Norman’s friends also wrote  to express their sorrow at his death; the refer to his buoyancy of spirit, his friendliness, and willingness to help at all times.  He had many friends in Charlwood, his bright, cheery disposition making him a general favourite in all circles.  He is buried in Vis-En-Artois British Cemetery, Haucourt, France, and is commemorated on the war memorial at St Nicholas Church, Charlwood, and on the Roll of Honour in the church.

Norman Andrews’ Grave Report on the Graves Registration Report Form

Herbert Day

Family story contributed by Brian Day

Herbert Day was born on 11 June 1887, to Alfred John Day and Alice Louisa Day (nee Gaunt), in Nunhead (now in the London Borough of Southwark).

Herbert Day’s Medal Roll Index Card. Courtesy of Brian Gudgeon.

In 1911, aged 23 and single, his was a Private in 1st Battalion, the Welch Regiment, based at the Main Barracks, Allessia, Cairo, Egypt. The Regiment were in Alexandria, Egypt, between December 1909 and February 1912. His First World War Medal Roll Index Card states he was a Private in 2nd Battalion, Welsh Regiment, with the service number 9561; then, with the Royal Welsh Fusiliers (number 34212), before going back to the Welsh Regiment (number 68919). His entry into war was 13 Aug 1914, indicating he was a regular. He was transferred 11 Aug 1915, but it does not state where.

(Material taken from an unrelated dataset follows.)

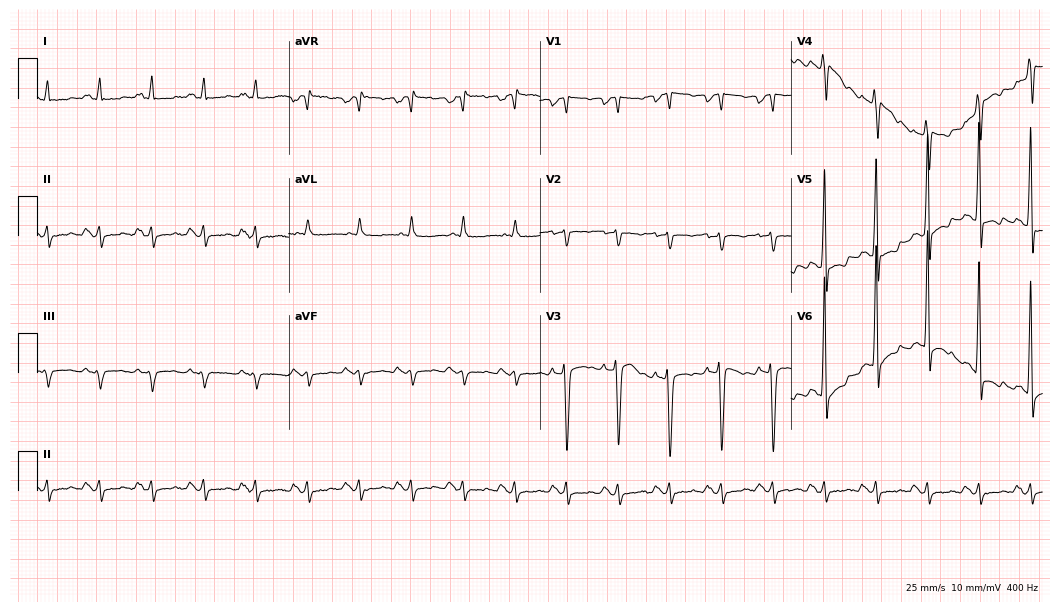
12-lead ECG from a female, 55 years old. Shows sinus tachycardia (a sinus rate of 100 beats per minute or more).

He received the 1914 Star, Victory and British medals.

He married Beatrice Hayes on 5 Jun 1920, in Croydon, and was listed as working as a Labourer. They lived at 123 Burlington Road, Thornton Heath, the same given for his wife.  By 1939, the couple were living at 123 Burlington Road, Croydon, with Herbert working as a carpenter.

He died in 1954, aged 67.

Alfred Day:

Arthur Day:

Fred Day:

Sydney Day:

Walter Day:

William Day:

Walter Daniel Day

Family story contributed by Brian Gudgeon

Walter Daniel Day was born in the spring of 1890, to Alfred John Day and Alice Louisa Day (nee Gaunt), in Nunhead (now in the London Borough of Southwark).  The family had moved to Croydon by the time of the 1901 Census.

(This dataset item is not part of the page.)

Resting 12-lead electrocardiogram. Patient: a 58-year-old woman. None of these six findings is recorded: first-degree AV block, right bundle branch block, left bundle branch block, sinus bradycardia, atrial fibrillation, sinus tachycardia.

Walter Day’s 1902 Attestation Papers. Courtesy of Brian Gudgeon

He enlisted in the colours on 8 March 1909, at Croydon, aged 19, joining the 4th Battalion, the Queen’s (Royal West Surrey) Regiment for a 4 year engagement (no. 1760).  In the 1911 Census, he is shown working as a General Clerk (Fish Merchant), living at parents home, 116 Birchanger Road, South Norwood. The family is not sure as to how he was in the army and registered in the Census as at home, [but, one explanation could be that he was home on leave at the time, and simply recorded as being at that address on the day the Census was taken]. He re-engaged on 8 March 1914 and 8 March 1915. He transferred to 1st London Division, Signal Company, Royal Engineers, as a Lance Corporal, on 28 August 1914. On 15 April 1916, after serving 7 years and 39 days, he was discharged upon ‘Termination of Engagement’. He was 26.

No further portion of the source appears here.